Tape loop was one way-and long before tape existed-they used a small speaker in a long coiled tube (the length of time needed for the delay) with a mic in the end. The idea being that in a plane wave tube there is no loss and then the mic would go to the delay speakers.
Not quite as easy as punching in a number these days.
Ivan,
I remember lugging a Revox A-77 tape recorder in and out of clubs in the 1970's, using it as tape delay. Weighed around 60 pounds in the case.
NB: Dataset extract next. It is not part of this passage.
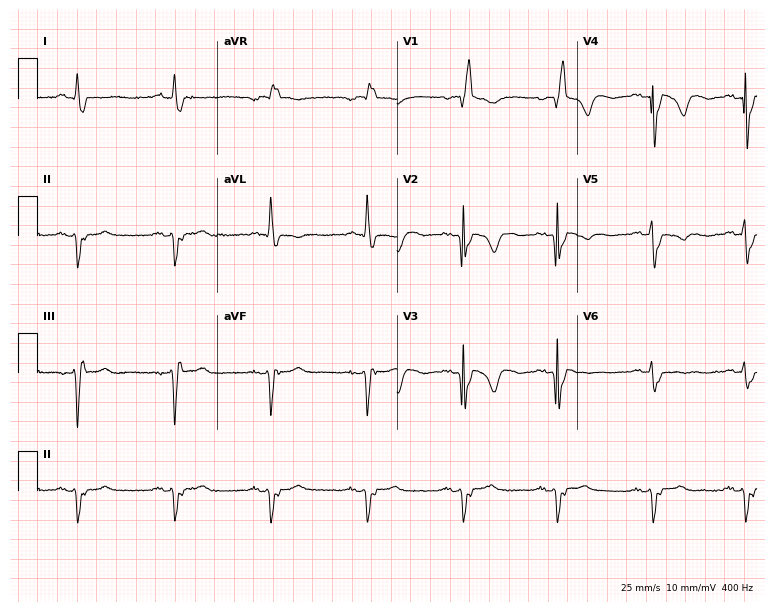
Resting 12-lead electrocardiogram. Patient: a 76-year-old male. The tracing shows right bundle branch block.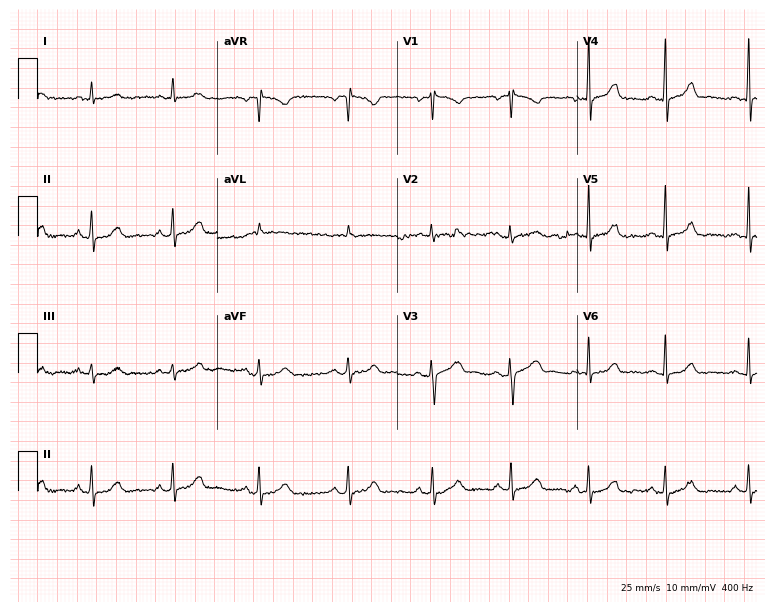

An Echoplex would have been cheaper, lighter and more variable, but the Revox was more "hi-fi"
.
Running four hours a night in smoky bars wore the heads down to where they should have been re-lapped, but it still was used for click track playback of backing tracks for Andy Williams in the mid 1980's, using foil tape between songs to trigger an automatic stop mechanism we added.
The Cooper Time Cube was a UREI-branded, Bill Putman/Duane H. Cooper coiled tube delay device first made in 1971.
It had 14ms, 16ms or a combined 30ms delay, too short for the delay speakers needed on big shows.
The Time Cube was popular in high end studios (1000 were sold), but I never heard of them being used other than for effects on a live show, too feedback prone, using Shure SM57 cartridges for both the microphone and speaker.
Have you heard of an actual event that used coiled tubes for sound delay on a show?